Activity >> An exact copy of the listing below is the answer, with the pictures removed.

[Listed records]

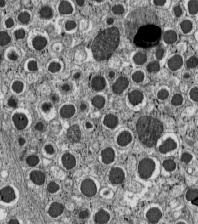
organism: C57BL Mouse
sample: Pancreatic islet
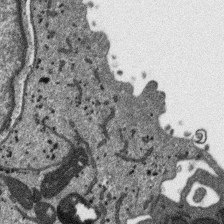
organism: Human
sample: Lung epithelial cells infected with SARS-CoV-2
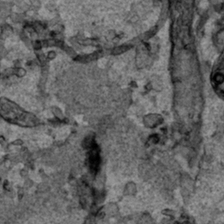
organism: Human
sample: Mitochondria in HCT116 cells
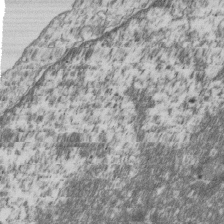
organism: Human
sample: MDA-MB-231 cells

[/Listed records]

Response to this task >>
organism: C57BL Mouse
sample: Pancreatic islet
organism: Human
sample: Lung epithelial cells infected with SARS-CoV-2
organism: Human
sample: Mitochondria in HCT116 cells
organism: Human
sample: MDA-MB-231 cells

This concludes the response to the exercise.